The latest CT scan shows no evidence of spread to the lungs — that is good. While CTs don’t catch anything under 1 cm, this bodes well that the sarcoma is localized.

The tumor has grown 6-8mm wider and 3mm larger front-to-back since the last scan, two weeks ago.

The MDM2 results from the original pathology from Scripps came back negative: this argues against dedifferentiated liposarcoma and is more likely leiomyosarcoma. Leiomyosarcoma is the one where I likely start with chemo to get the tumor growth under control, and then lose a bunch of organs in surgery (adrenal gland, kidney, part of the liver and get my inferior vena cava reconstructed).

That surgery sounds kind of painful. Every time I saw someone get stabbed in the abdomen in Black Panther, I wanted to shout, “How much does it hurt?? How muuuuuch??”

On treatment centers

I impulse-buy homes, but with everything else I’m pretty careful. Once I was referred to UCSD, I wanted to triple-check that this was the right place to be. A bunch of sites and sarcoma boards I visited stressed the importance of going to a center that was recognized by a major organization, like Sarcoma Alliance or National Cancer Institute, and UCSD, though they say they’re a high volume facility, wasn’t one of them.

What was important for me to know was the key driver of this push for certain facilities — and from what I could gather it’s:

  • Expertise of surgeon, particularly in sarcoma which behaves differently from other cancers, and for which getting the surgery right is critical.
  • Multidiscliplinary team including surgery, medical oncology, pathology, radiology.

UCSD ticks the boxes on both. There are great sarcoma centers at MD Anderson in Houston and Memorial Sloan Kettering in New York, but for various reasons, I would prefer to be treated closer to home. I reconnected over the weekend with a friend who I recently discovered is a surgical oncologist specializing in sarcoma, and who trained at MD Anderson. She said she saw patients who got treated away from their families, and it tore them apart. That would definitely be me.

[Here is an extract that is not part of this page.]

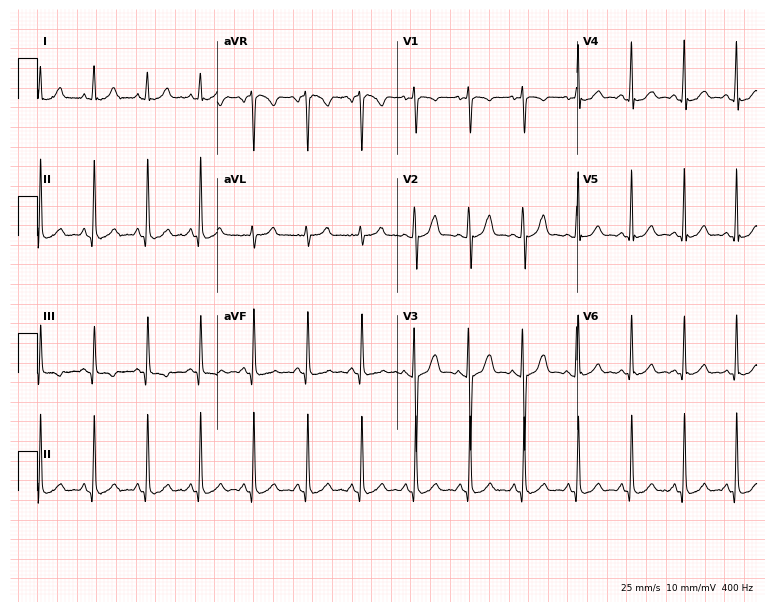
12-lead ECG from an 18-year-old female patient (7.3-second recording at 400 Hz). Shows sinus tachycardia (a sinus rate of 100 beats per minute or more).
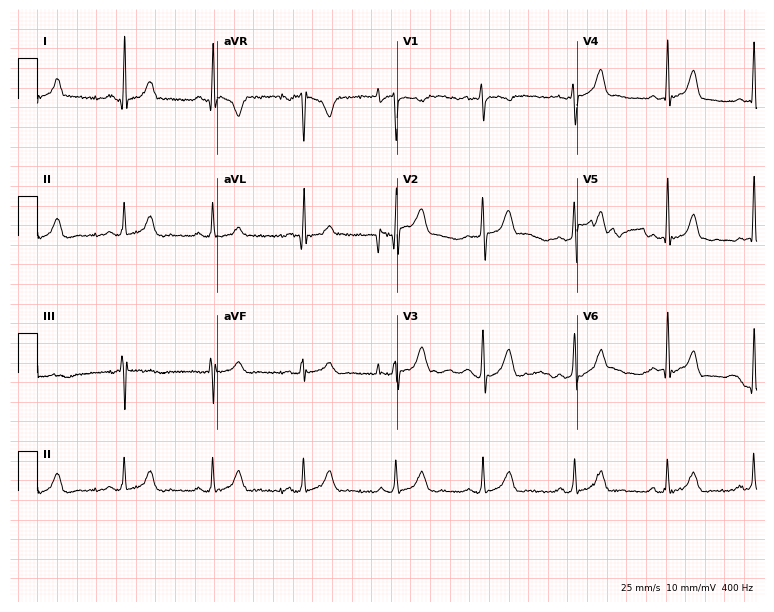
12-lead ECG from a woman, 22 years old (7.3-second recording at 400 Hz). Recorded interpretation: within normal limits.

After a process I’ll call The Great Vetting, involving a network of old friends and friends of friends in the sarcoma world, I feel good about UCSD and in particular about my surgeon.

The bright side

A friend sent me an article recently about uncertainty. My favorite quote is this one:

“When things are overwhelmingly hard and scary, and the prognosis is generally not good, sometimes hope lies in the unknown. Uncertainty is hope.”

I was texting with another friend who had cancer. We both now have a lifelong slow dance with uncertainty…but maybe it’s always been that way. We only notice because of the cancer.

In one of my 2 AM Google excursions, I found some data on outcomes of retroperitoneal sarcomas. The data sets were so small that the results were listed by physician name. Because of that, I conclude that those outcomes don’t apply to me.

The bar for “fun” now is pretty low. “Not cancer” = “fun”. Explore tax implications of various financial transactions? Yes, please! Scrubbing toilets? What could be more satisfying! Emptying the dishwasher? I have full mastery of that!

Other things worth appreciating:

  • Reunions with old friends from all over the country, and how lucky I am to have friendships that have spanned multiple decades.
  • New pans: got rid of the old non-stick pans and switched to the non-toxic ceramic-and-titanium Scanpans — which are awesome.
  • My mom fighting my cancer by cooking up magical Chinese broths, and my dad driving her over to me.
  • My amazing husband who tirelessly supports me and figured out how to make rolled oats not taste like paste; my kids who have stepped up their household game to help out.
  • The irony that I’m now on a vegan diet. I realize this is due to a lifetime of mocking vegans.
  • I believe that I can now play a doctor on TV.
  • Enjoying hair while I have it.
  • Each of you, who have somehow found your unique roles in helping to cheer me on and support my family, through prayer, food, laughter, books, advice, exercise, balloons, entertaining my kids, driving, commiserating, sharing your own experiences, crying, coordinating, face masks, pictures, leveraging your networks, using your professional skills and hugs.

I never knew that my village was so big.